Update: Dec-4-2014. Internet gunslinger Sam "they're not pince nezs so stop asking" Williamson has left a comment below graciously indicating I've misunderstood his point, which was (in my own words): "The classes are run by a bunch of semi-pelagians who stress an imaginary intrinsic worth of humanity. They have lost sight of man's depravity, and therefore God's grace." Can't disagree there. The fault is entirely mine since he says in his bio "start questioning your emergent unbeliefs you cods" so I've made some small changes to the article. If you're reading this for the first time then I'm sorry you've just wasted 10 seconds of your life on this first paragraph.

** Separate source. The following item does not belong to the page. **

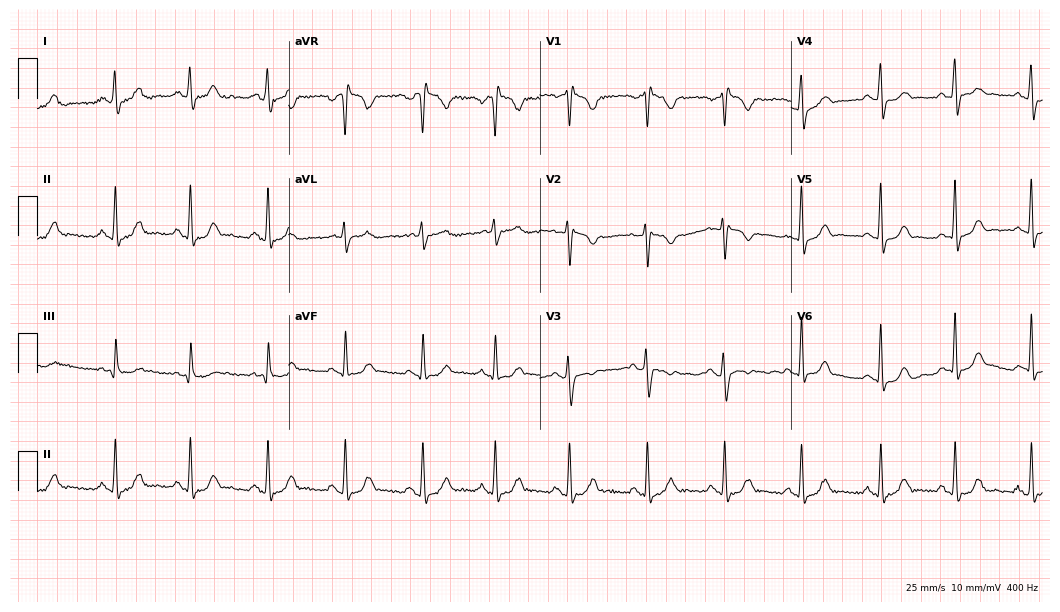
12-lead ECG from a 20-year-old woman. No first-degree AV block, right bundle branch block, left bundle branch block, sinus bradycardia, atrial fibrillation or sinus tachycardia recorded for this tracing. Findings outside these six are not listed.

It's no secret that I have withdrawn from the interwebs a bit in order to work like a madcat on what might be a terrible fiction story, and the only consolation to these many hours I'm dumping into it might only be that I'm becoming a "better" writer. So that's why there's been no blogging lately. However this article pulled me out of sabbatical because I think it needs a response, and as someone who's just pulled his kids out of a mega-church Sunday school program, I have something to say on the matter.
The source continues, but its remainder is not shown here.